• **What the exercise asks**: For this exercise, retype every record below exactly and keep the pictures out.

• **Records contained in a dataset**:

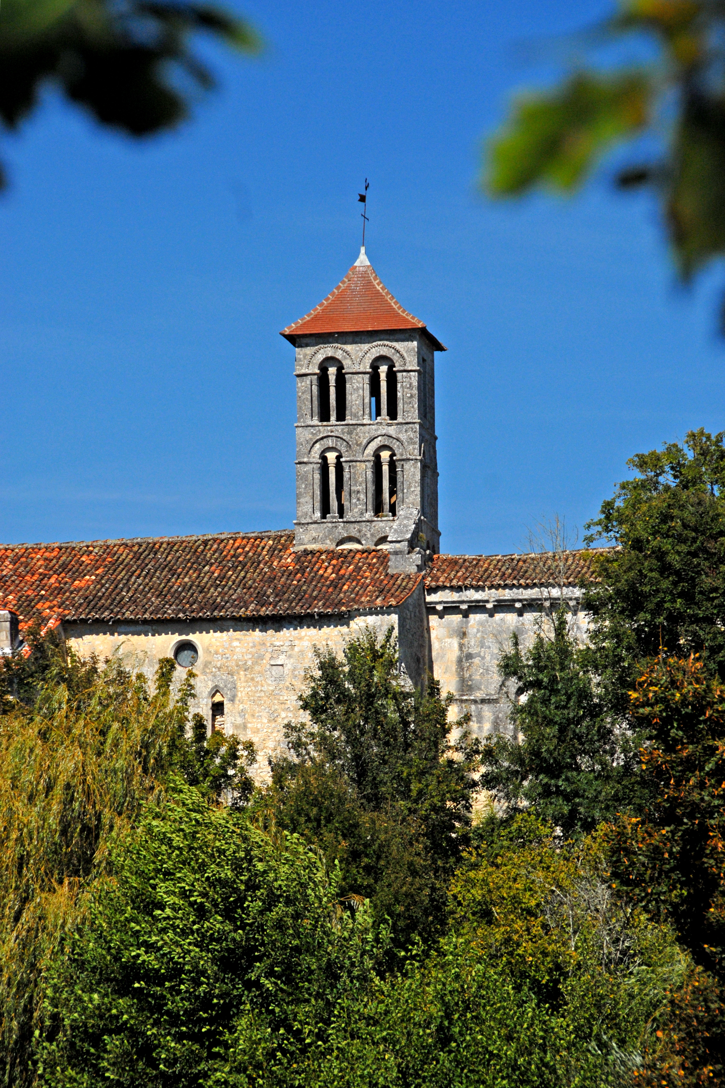 Saint-Bris-de-Bois,Ansicht von S
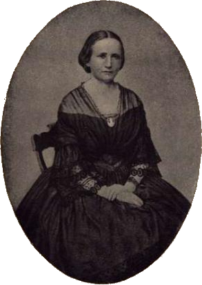 Camilla Collett, født Wergeland (1813–1895). Fotografi fra 1860.
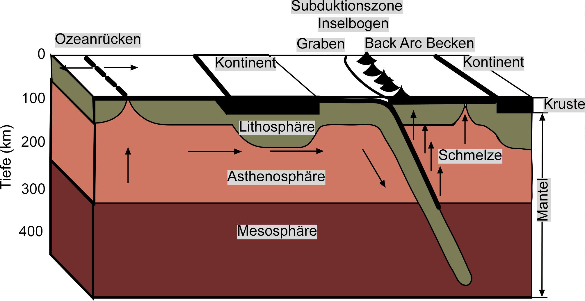 Plattentektonik, schematisch dargestellt
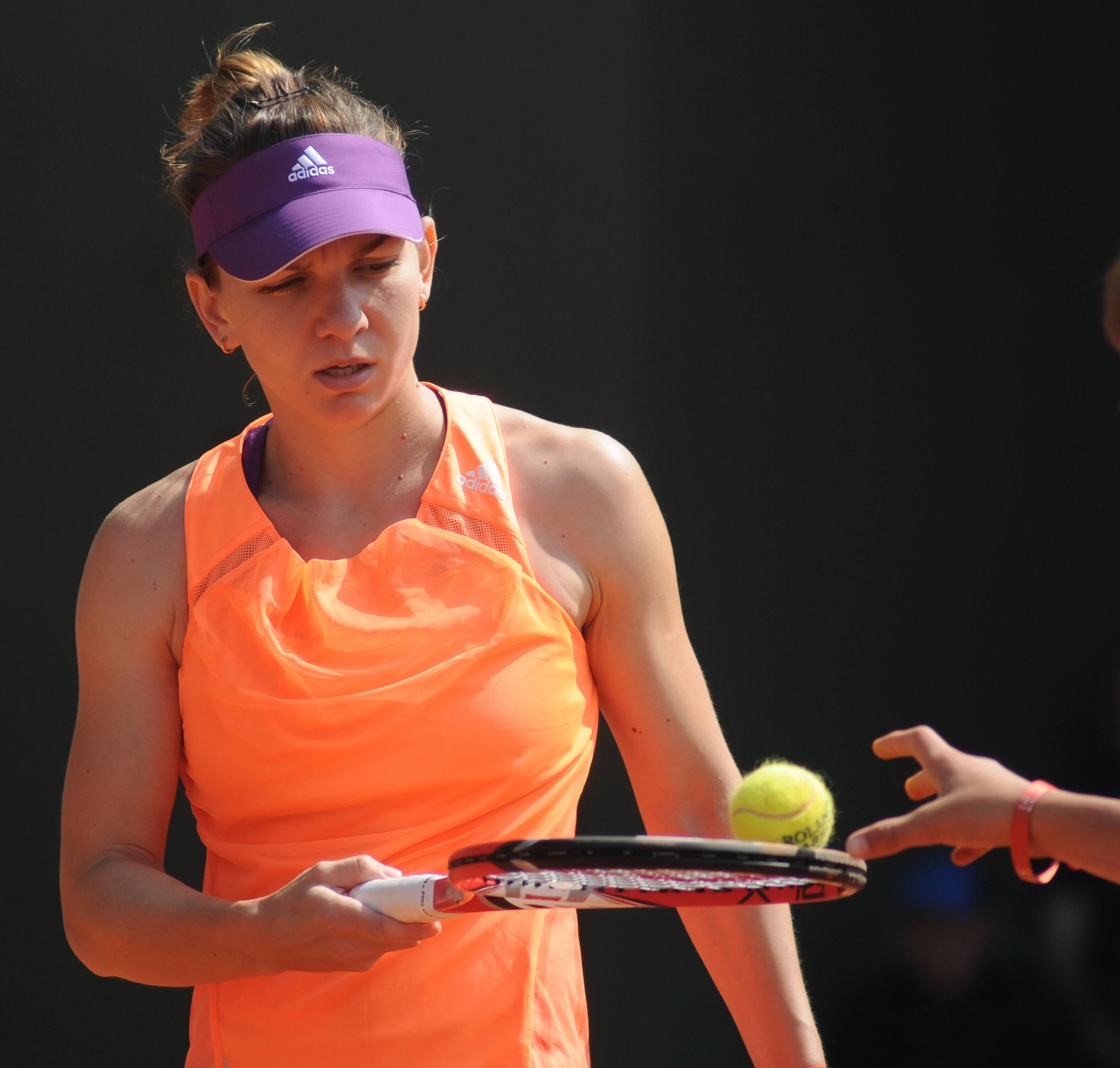 Simona Halep
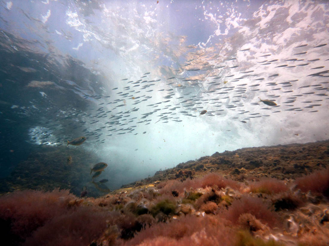 Fotografía submarina de El Portús (Cartagena, Spain)
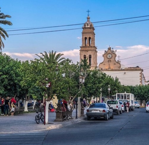 Templo de San Pablo Apóstol. ( Karen Urías )
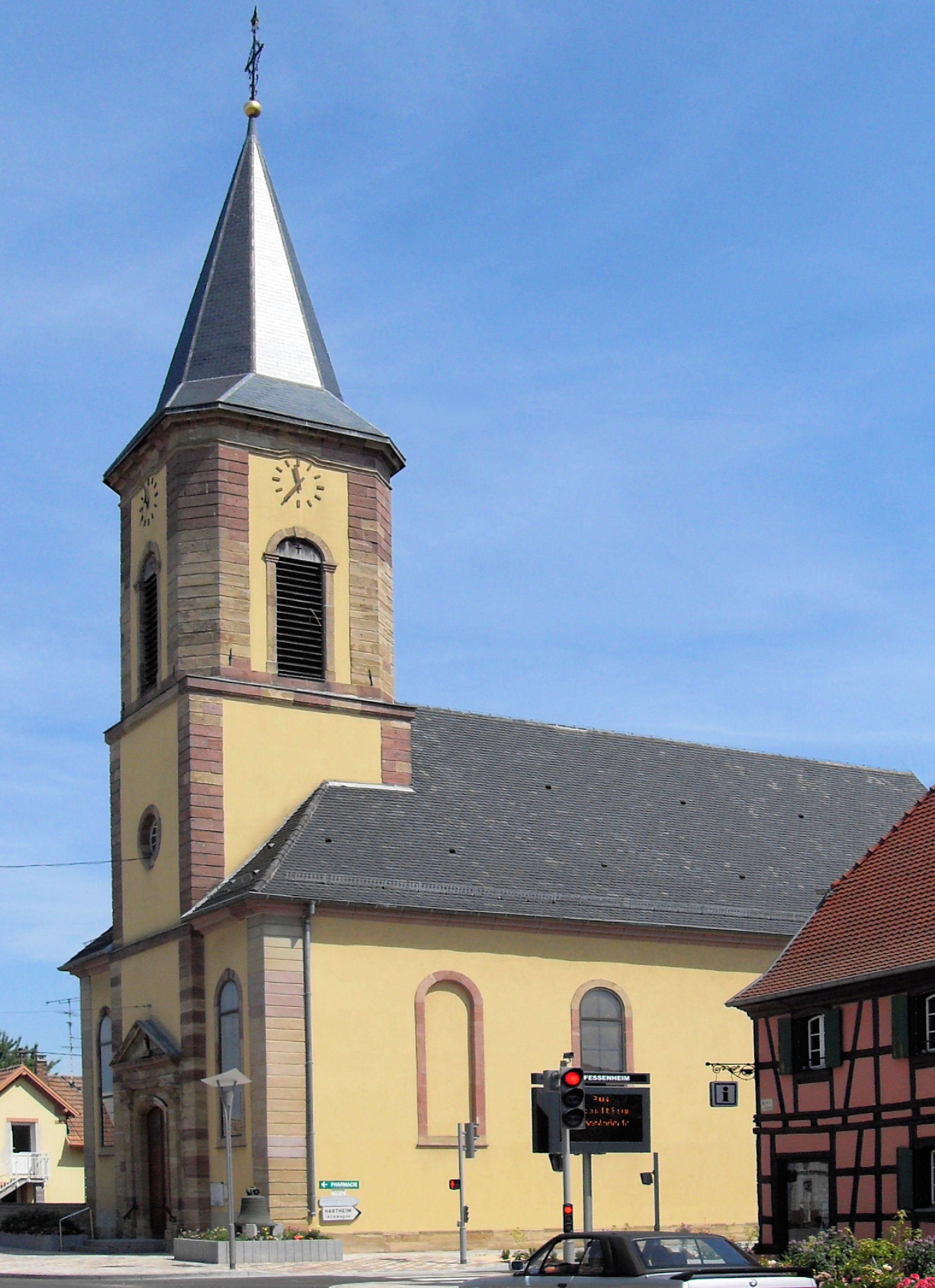 L'église Sainte-Colombe à Fessenheim
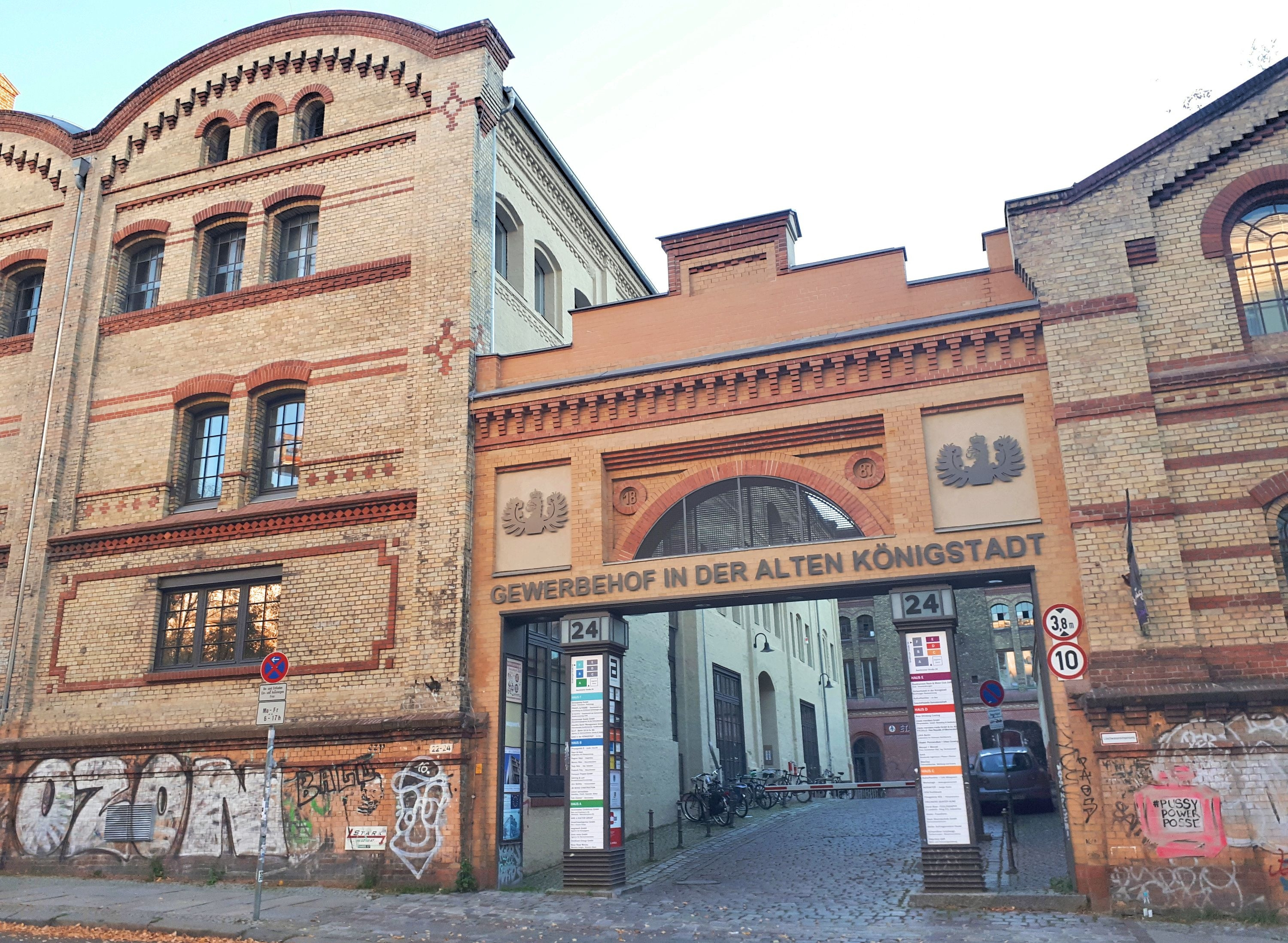 Eingang des Königstadt Gewerbehofs, Saarlandstr. 23 in Berlin-Prenzlauer Berg.
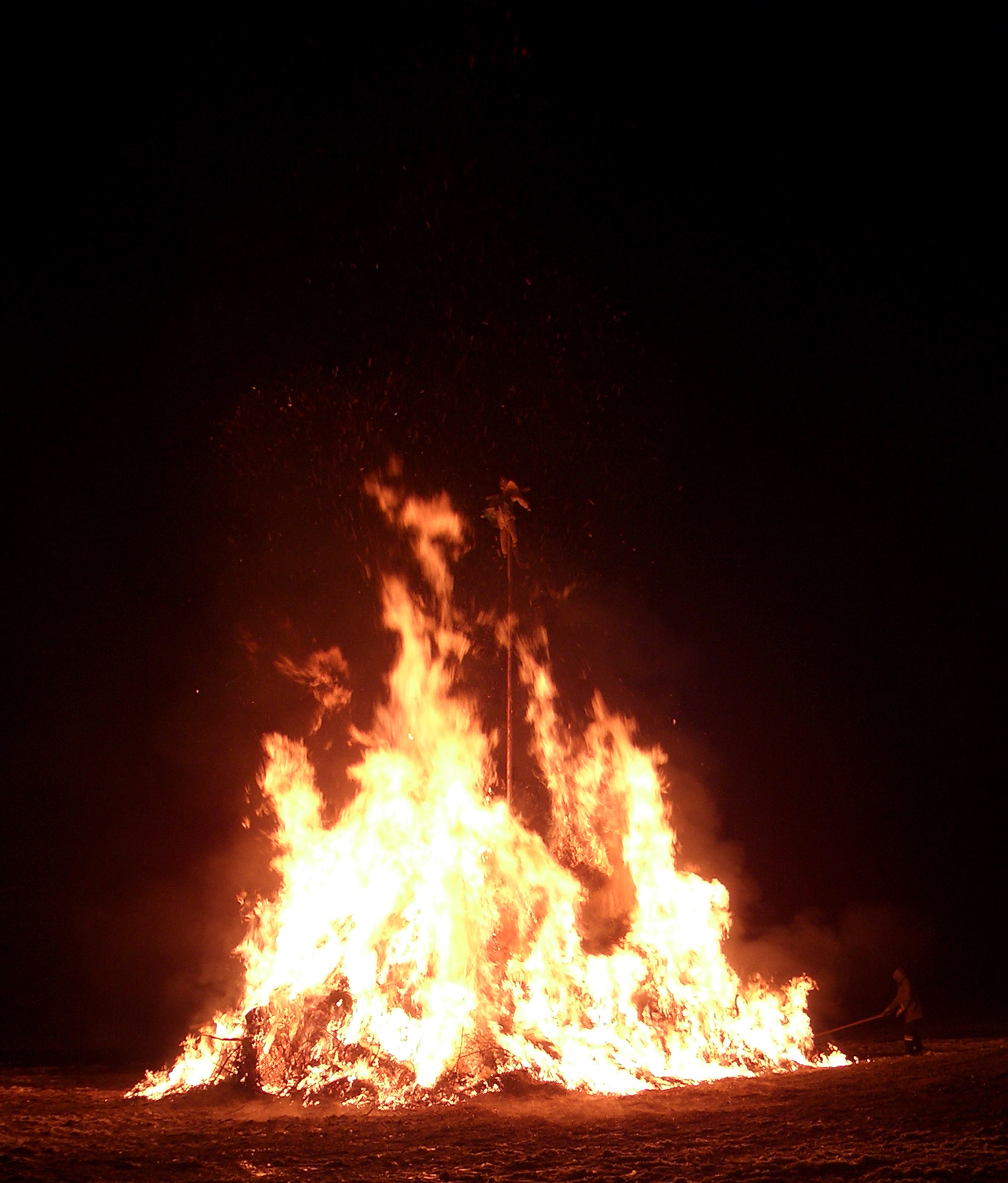 Funkenfeuer in Amendingen am 28. Februar 2009

• **Solution to the exercise**:
 Saint-Bris-de-Bois,Ansicht von S
 Camilla Collett, født Wergeland (1813–1895). Fotografi fra 1860.
 Plattentektonik, schematisch dargestellt
 Simona Halep
 Fotografía submarina de El Portús (Cartagena, Spain)
 Templo de San Pablo Apóstol. ( Karen Urías )
 L'église Sainte-Colombe à Fessenheim
 Eingang des Königstadt Gewerbehofs, Saarlandstr. 23 in Berlin-Prenzlauer Berg.
 Funkenfeuer in Amendingen am 28. Februar 2009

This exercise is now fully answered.